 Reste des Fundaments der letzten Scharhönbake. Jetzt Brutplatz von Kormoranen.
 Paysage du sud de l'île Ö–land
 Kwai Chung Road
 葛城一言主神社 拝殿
--
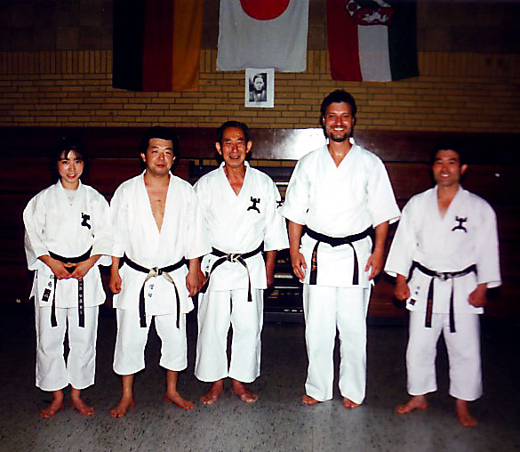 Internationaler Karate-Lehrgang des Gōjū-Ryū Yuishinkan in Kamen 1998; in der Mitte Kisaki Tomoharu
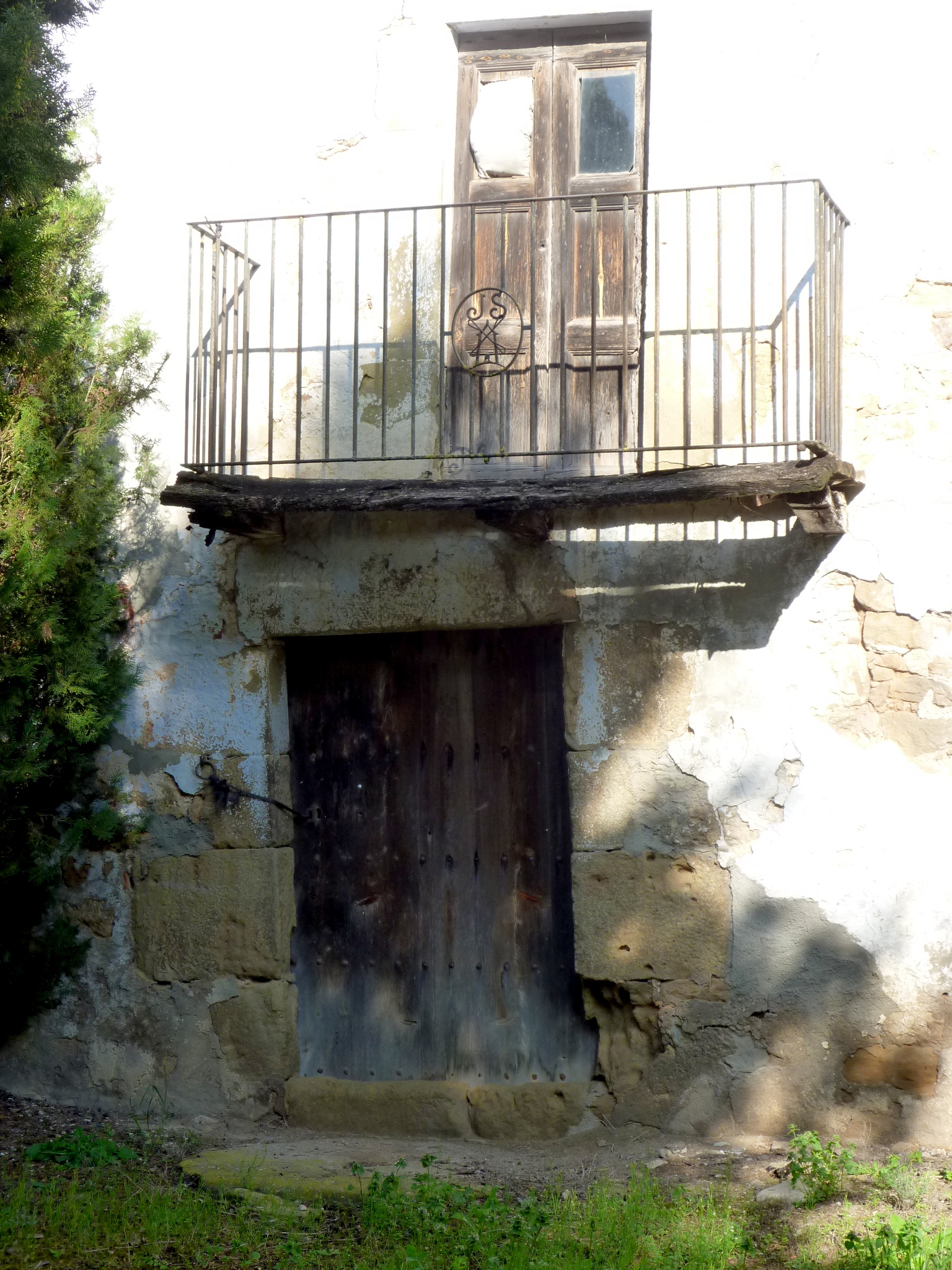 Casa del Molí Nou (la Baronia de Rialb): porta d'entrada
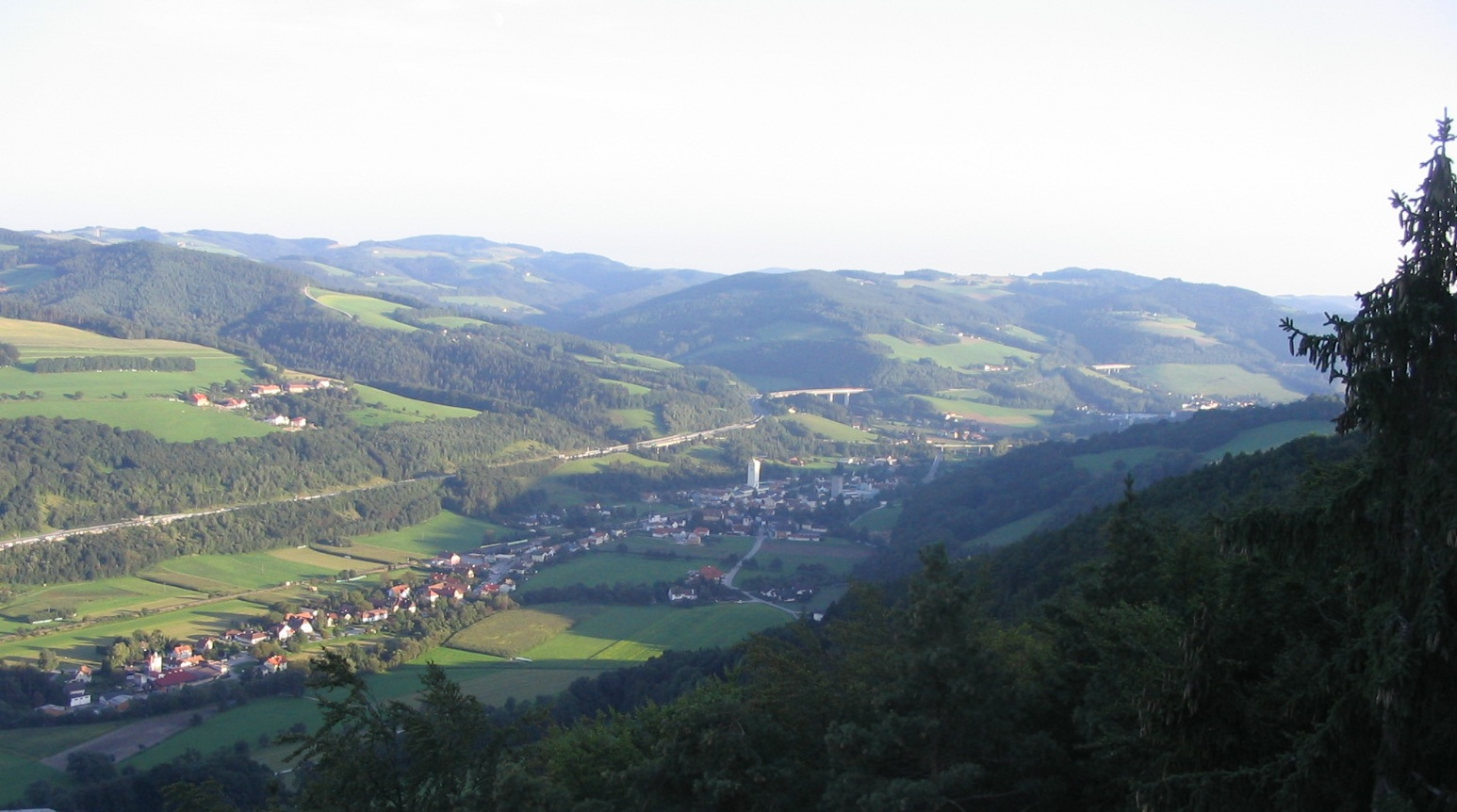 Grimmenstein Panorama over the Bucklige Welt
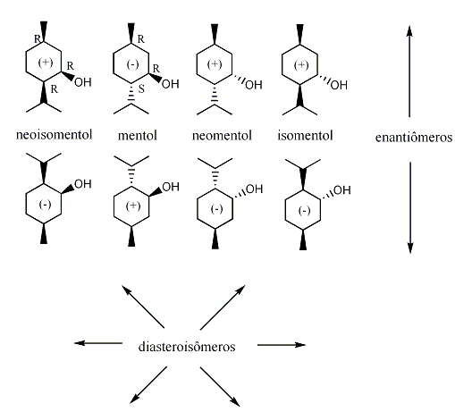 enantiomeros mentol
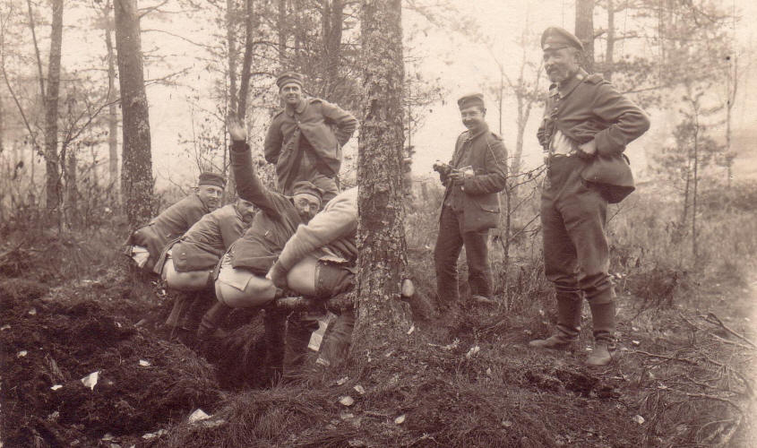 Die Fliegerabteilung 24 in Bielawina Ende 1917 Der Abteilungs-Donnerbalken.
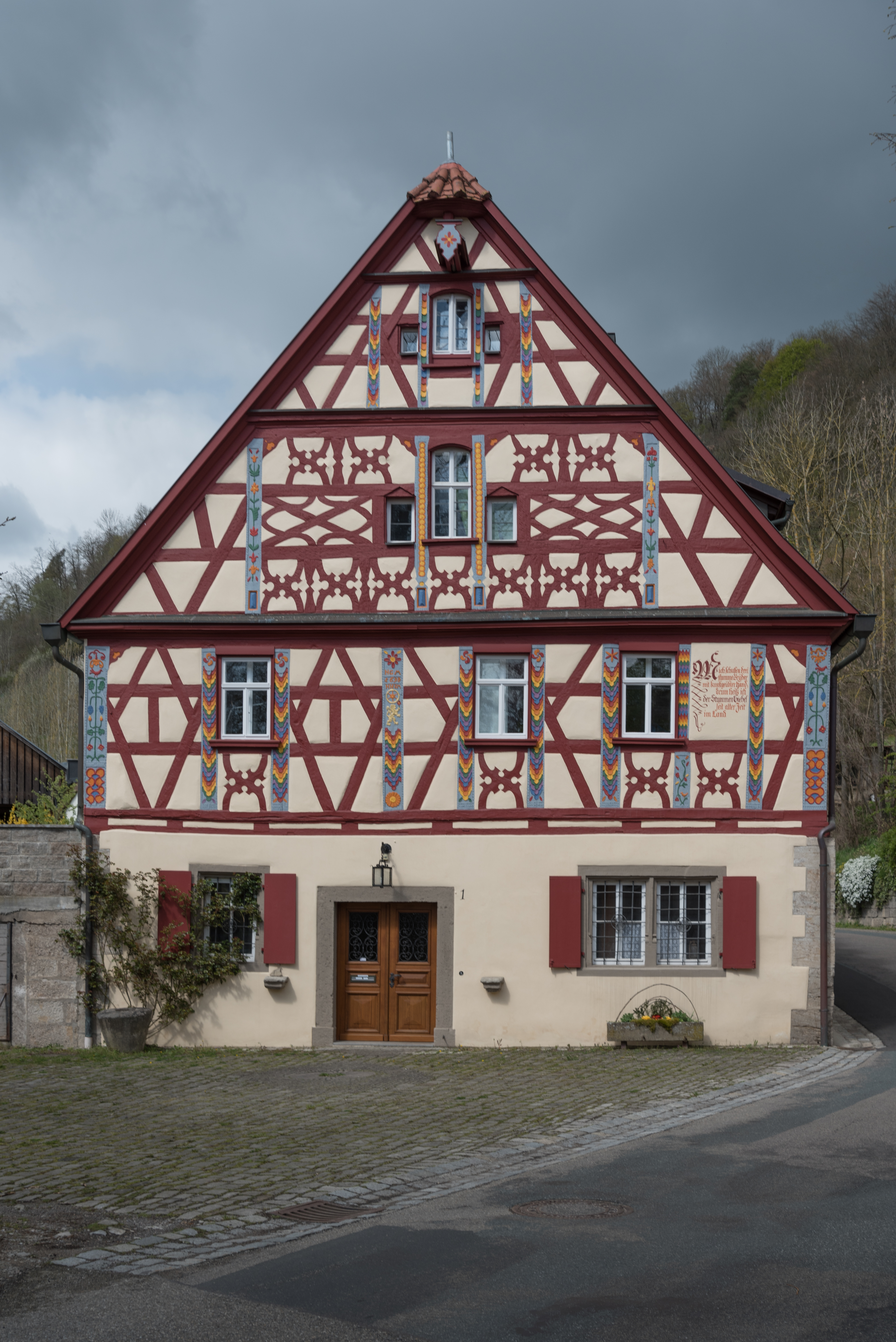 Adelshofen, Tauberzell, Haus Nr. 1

PROBLEM TO WORK ON -
Beginning with the line above that has "enantiomeros mentol" and going on through the line that has "Adelshofen, Tauberzell, Haus Nr. 1", retype every line exactly and add nothing else; drop the pictures.

OUTPUT FOR THIS EXERCISE -
 enantiomeros mentol
 Die Fliegerabteilung 24 in Bielawina Ende 1917 Der Abteilungs-Donnerbalken.
 Adelshofen, Tauberzell, Haus Nr. 1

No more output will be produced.